Roles/Responsibilities of Meeting Participants:

When You Are the Toastmaster of the Day

You will gain experience coordinating and running a business meeting or technical conference. Here are some suggestions and a sample agenda. 

Since our members are subject to unexpected business commitments at the last minute, you can adjust the meeting format in any way that meets the need. You can also assign tasks to any member present in order to fill all the jobs. 

Hint: You are in charge! It is YOUR meeting. You can rearrange the agenda, try something different, etc. 


Reminders and introductions: Contact each participant ahead of time to remind them of their assignments and to gather introductory material. Your ability to give a professional introduction of participants will impress your speakers and your audience.

Speaker information: Ask speakers to give you their manual and speech number, objectives, title, and requested time. Be alert for advanced speeches that require more time.

Evaluators: Let evaluators know whom and which manual speech they will be evaluating. Also give this information to the General Evaluator.

Theme/Word of the Day: (Optional) Choose theme and/or word of the day.  A Theme for the Day provides a framework for introductory remarks for each participant (e.g., for a Christmas theme, you may introduce each participant by mentioning what they will be doing for Christmas). A meeting in the "real world" would already have a theme.
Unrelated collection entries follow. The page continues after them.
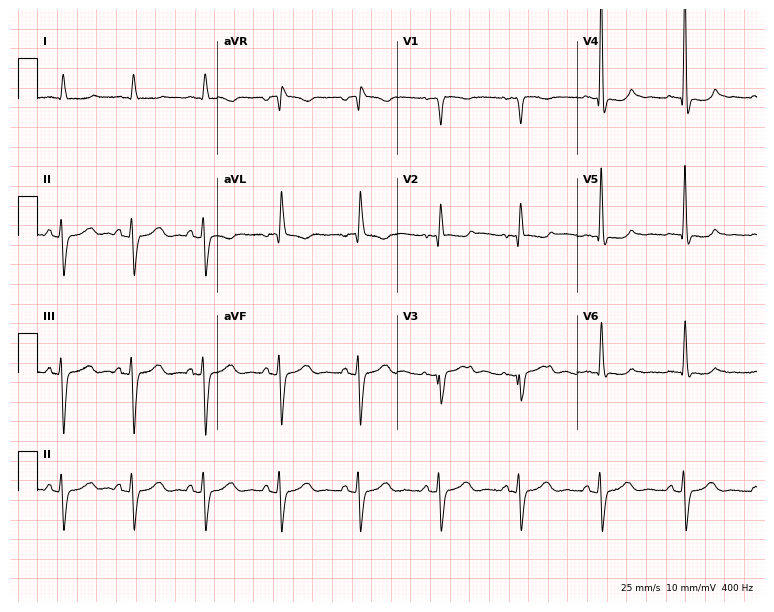
12-lead ECG from a 71-year-old female. No first-degree AV block, right bundle branch block, left bundle branch block, sinus bradycardia, atrial fibrillation or sinus tachycardia recorded for this tracing.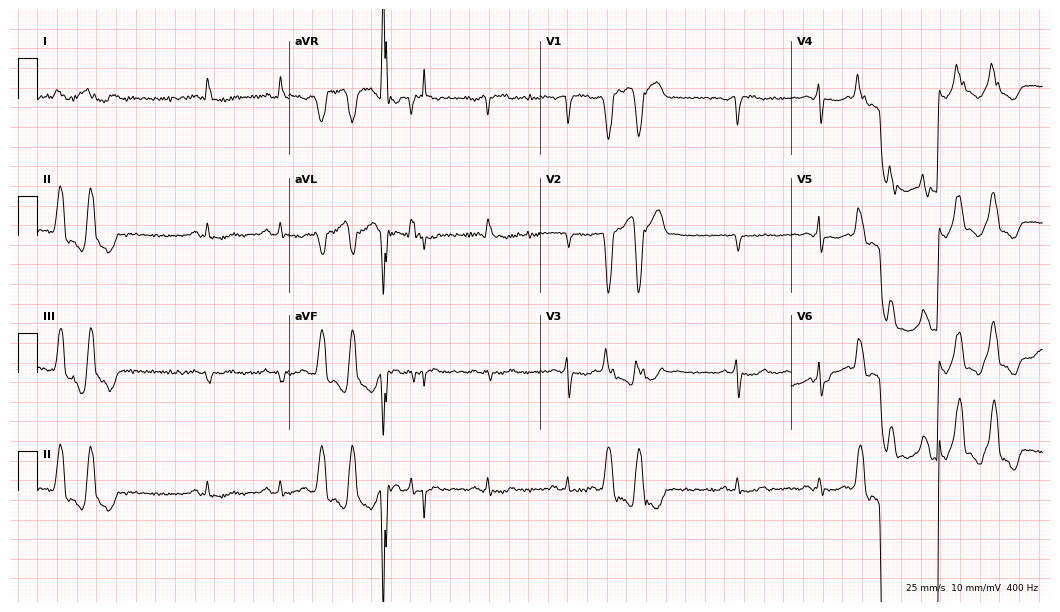
Standard 12-lead ECG recorded from a 59-year-old female. None of these six findings is recorded: first-degree AV block, right bundle branch block, left bundle branch block, sinus bradycardia, atrial fibrillation, sinus tachycardia.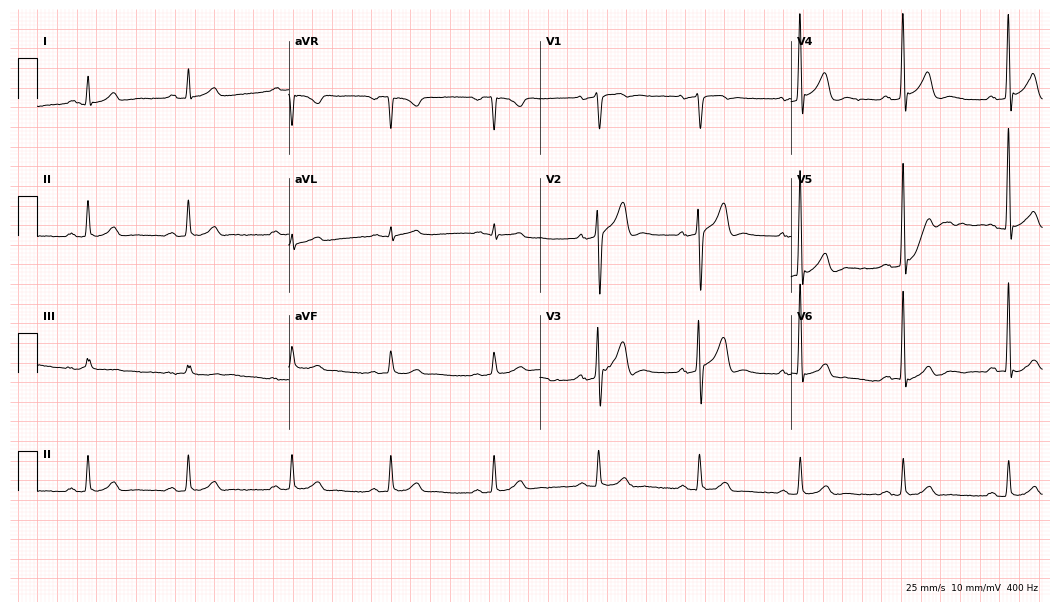
12-lead ECG from a 39-year-old male patient (10.2-second recording at 400 Hz). Recorded interpretation: within normal limits.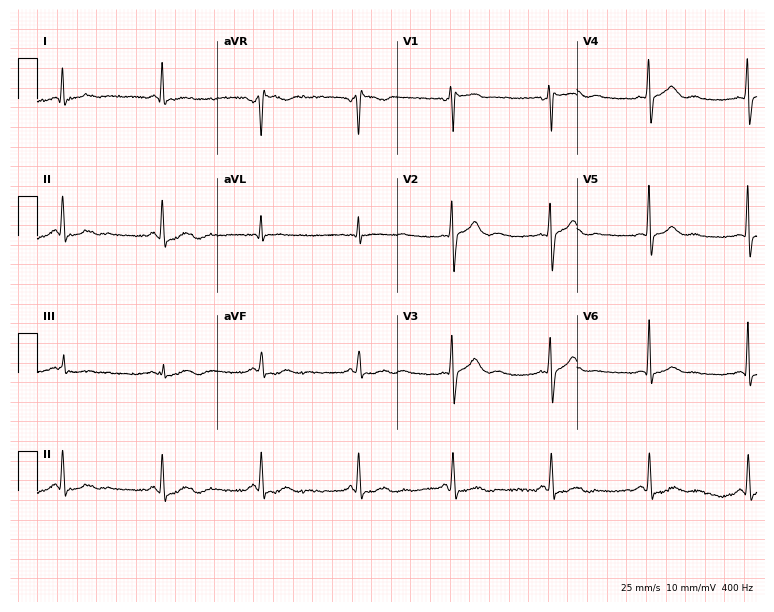
12-lead ECG from a 51-year-old male patient. No first-degree AV block, right bundle branch block, left bundle branch block, sinus bradycardia, atrial fibrillation or sinus tachycardia recorded for this tracing. Only these six findings were labelled.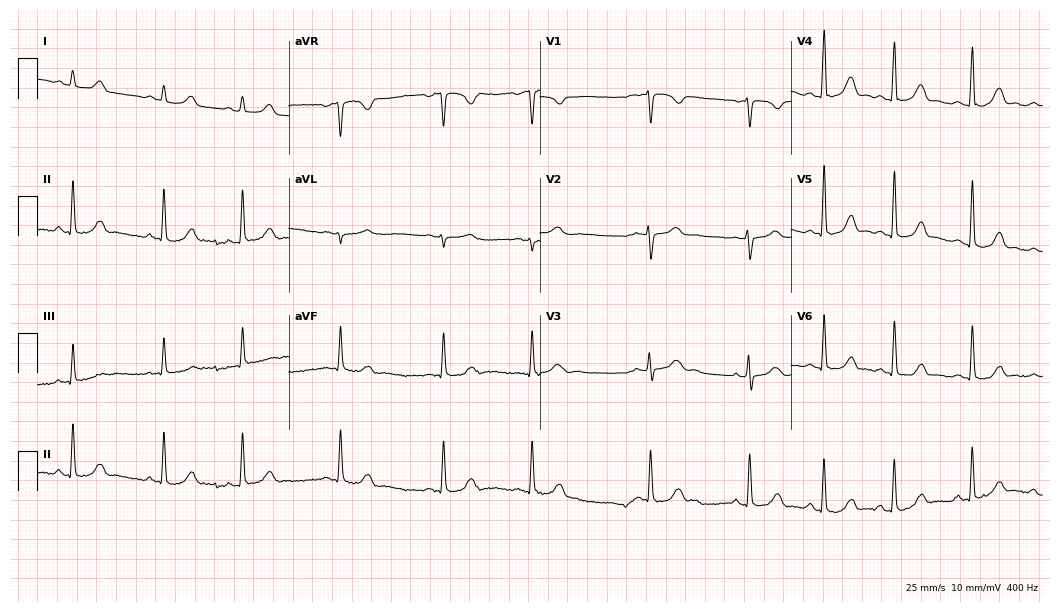
12-lead ECG from a 17-year-old woman. Recorded interpretation: within normal limits.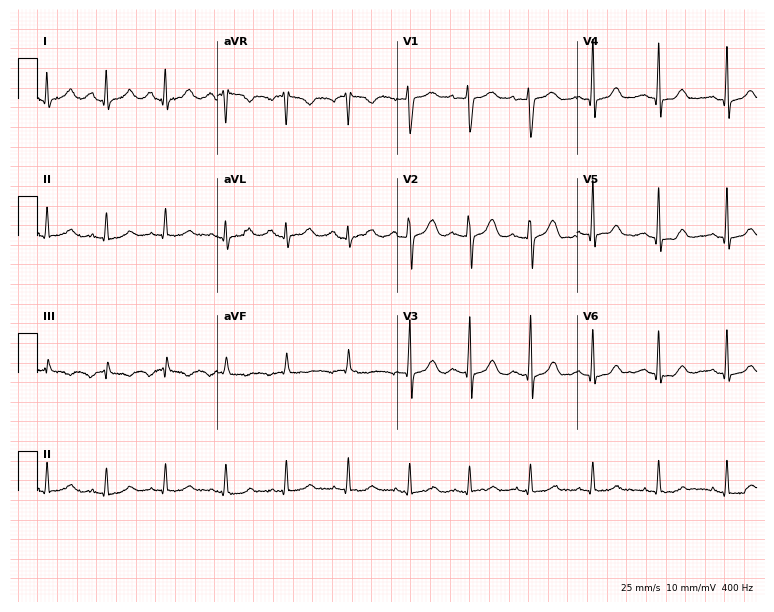
Electrocardiogram (7.3-second recording at 400 Hz), a female patient, 44 years old. Of the six screened findings (first-degree AV block, right bundle branch block, left bundle branch block, sinus bradycardia, atrial fibrillation, sinus tachycardia), none is recorded. Only these six findings were labelled.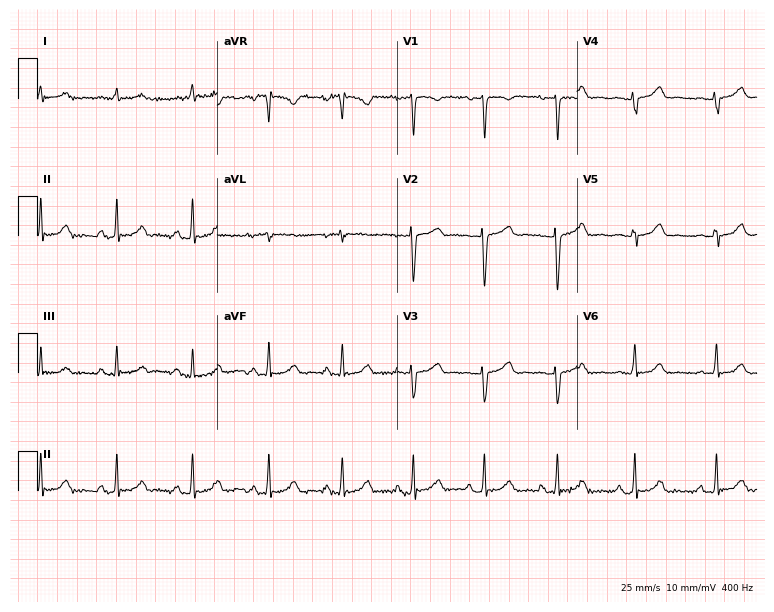
Standard 12-lead ECG recorded from a 27-year-old female patient. Read as a normal ECG.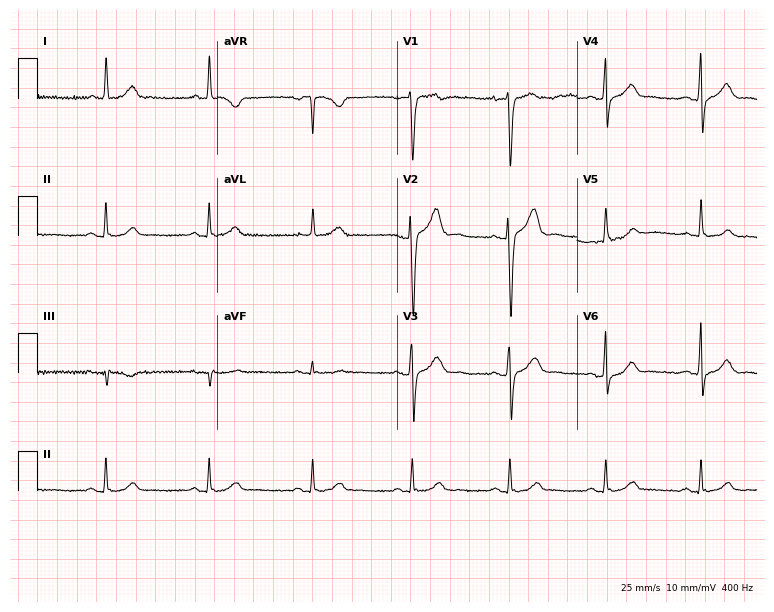
12-lead ECG from a 39-year-old male. Recorded interpretation: within normal limits.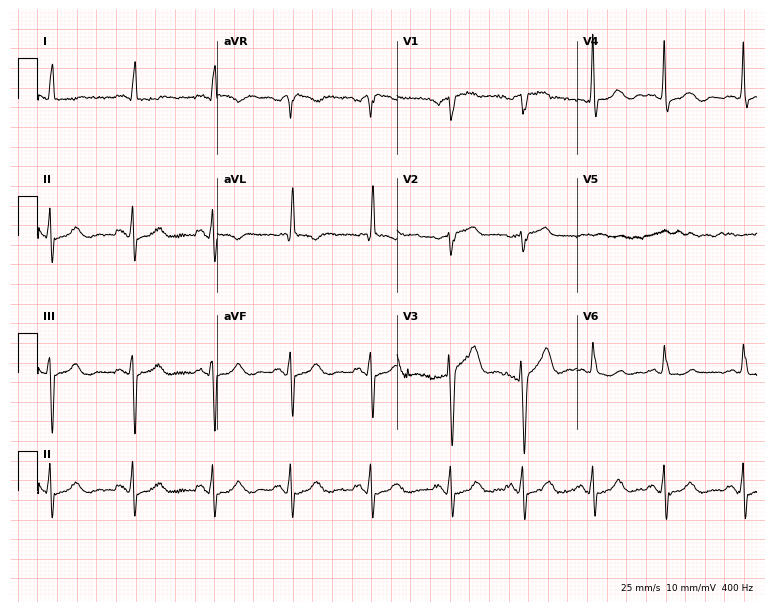
ECG — a female patient, 65 years old. Screened for six findings — first-degree AV block, right bundle branch block, left bundle branch block, sinus bradycardia, atrial fibrillation, sinus tachycardia — none is recorded.

A Word of the Day should be a word that will help us increase our vocabulary -- a word that can easily be incorporated into everyday conversation but which is different from the way we usually express ourselves. An adjective or adverb is suggested. This activity challenges each speaker to alter his or her prepared remarks to incorporate an idea from a previous speaker.

Timer: Just before the meeting, notify the Timer of each speaker's requested time.


Agenda: Write the names of Speakers, Evaluators, etc., on a board or easel, or pass out a printed meeting agenda.  If a meeting participant does not arrive, assign someone else at the beginning of the meeting.  Remember -- you are in charge; if members are shy about volunteering, then assign the role to someone.

Introducing speakers: When introducing a speaker, mention the manual and speech #, speech objective, speech title and target duration (e.g., James is giving speech #1 from the Communication and Leadership Program, The Ice Breaker, which is a 4-6 minute speech, and his speech is titled "All About Me").

Shaking Hands: Whenever transferring the meeting to a speaker, evaluator, etc., hand the meeting off with a handshake. Allow the participant to pass in front of you (not behind you) as they take the floor. When they are done, they should return the meeting to you with a handshake, allowing you to pass in front of them. In other words, the person taking the floor moves to the front and is closest to the audience. This clarifies who is in charge at any given moment.

Clapping: After making an introduction, you start the clapping and keep it up until the participant has reached the front of the room and has shaken your hand. Clapping is for welcoming and thanking the participant. You set the supportive tone!

Time: Part of your job is make sure we start at 7:30pm and end at 9:00pm. Ways to adjust the overall meeting time include limiting the number of Table Topics, asking the Table Topics Master, Grammarian, AH Counter, and General Evaluator to be brief, and abbreviating your own introductory remarks. Typically, if the Table Topics end before 8:00pm, the meeting will end on time.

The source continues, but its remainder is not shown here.